Supplied data
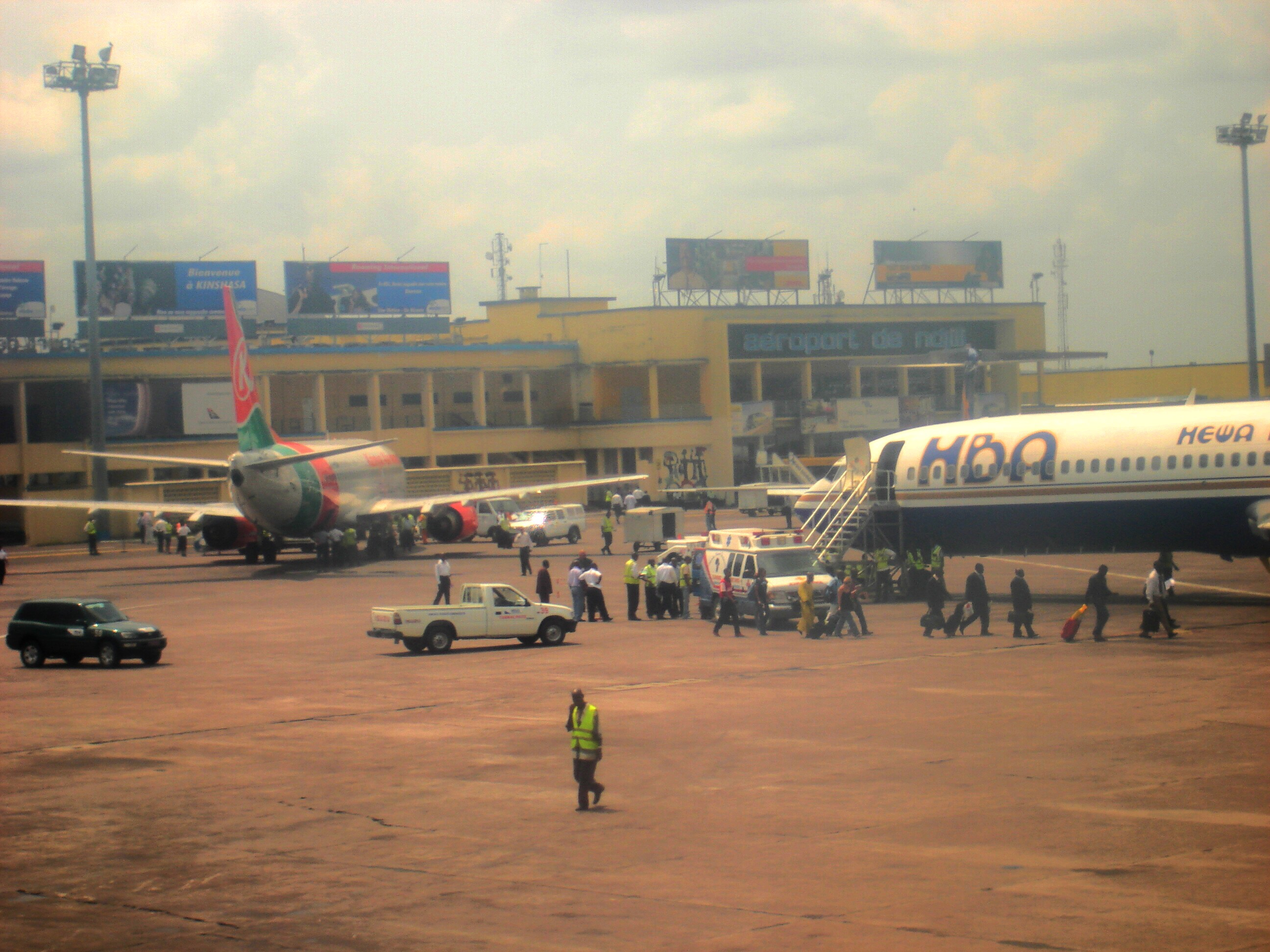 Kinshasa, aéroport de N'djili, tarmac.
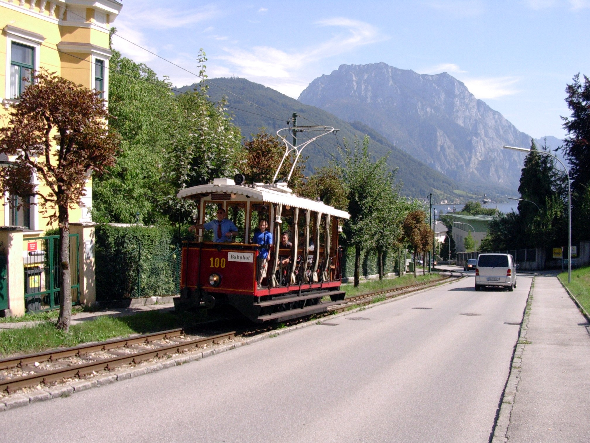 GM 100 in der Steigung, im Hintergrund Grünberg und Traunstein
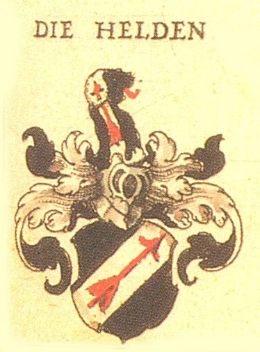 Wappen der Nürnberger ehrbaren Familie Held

==

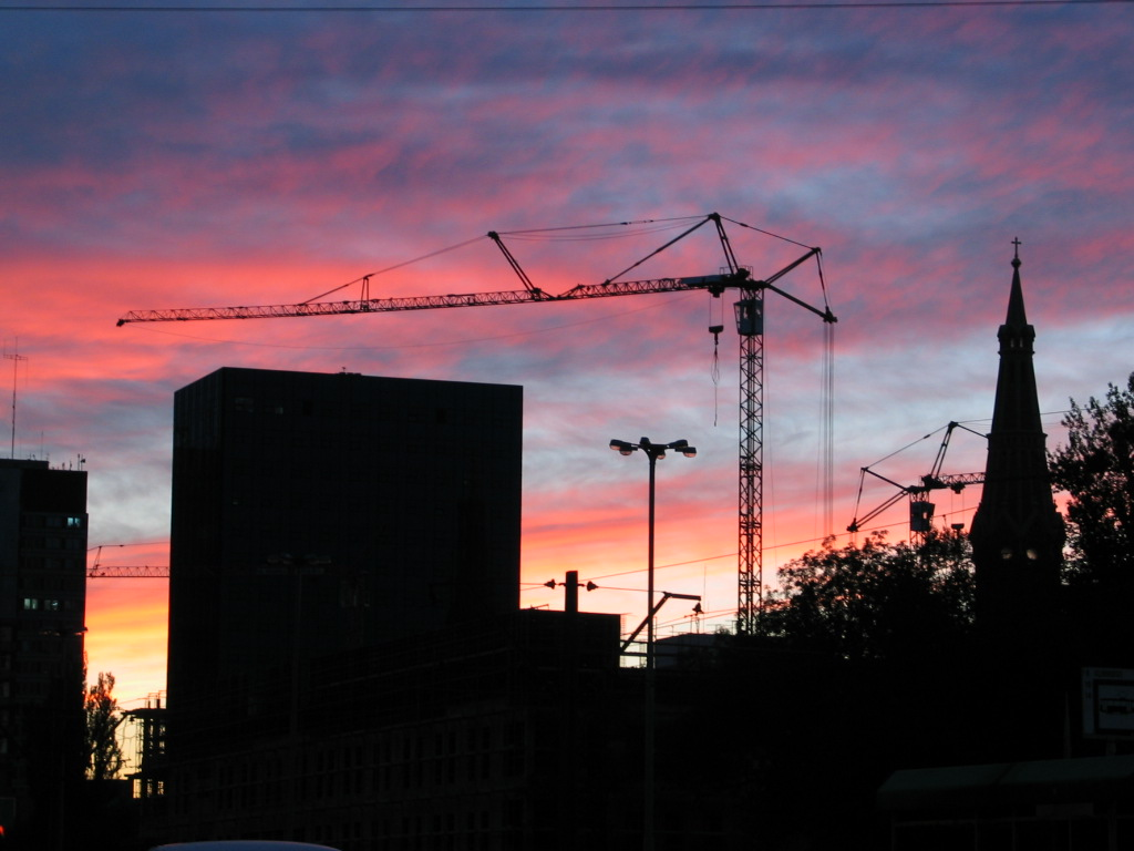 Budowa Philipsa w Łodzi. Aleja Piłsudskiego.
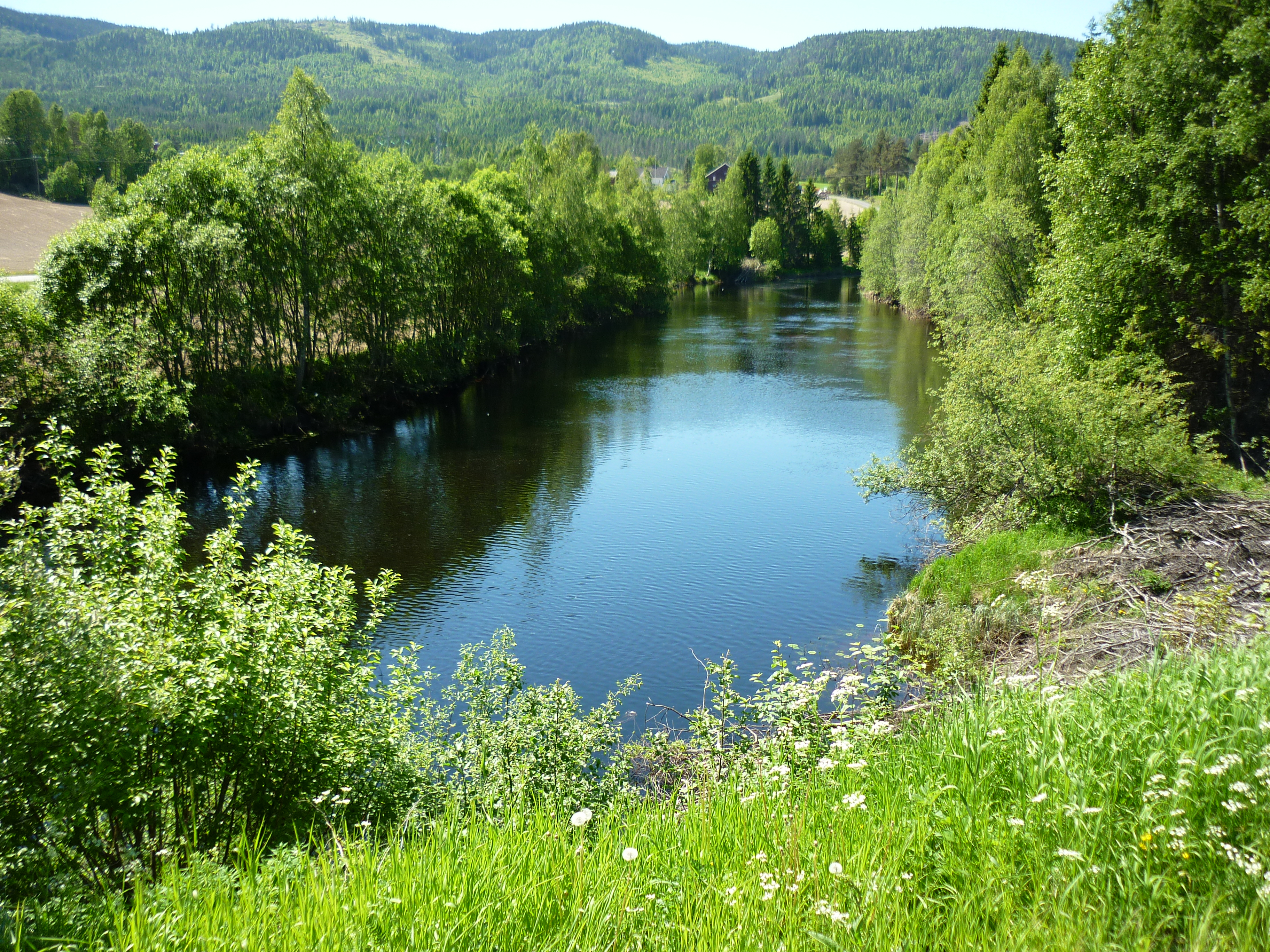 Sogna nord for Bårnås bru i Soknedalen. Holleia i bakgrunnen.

Assignment
Only one part of the listing is wanted: the lines from the one containing "Budowa Philipsa w Łodzi. Aleja Piłsudskiego." through the one containing "Sogna nord for", both included. Please transcribe it exactly, leaving out the pictures.

Your response
 Budowa Philipsa w Łodzi. Aleja Piłsudskiego.
 Sogna nord for Bårnås bru i Soknedalen. Holleia i bakgrunnen.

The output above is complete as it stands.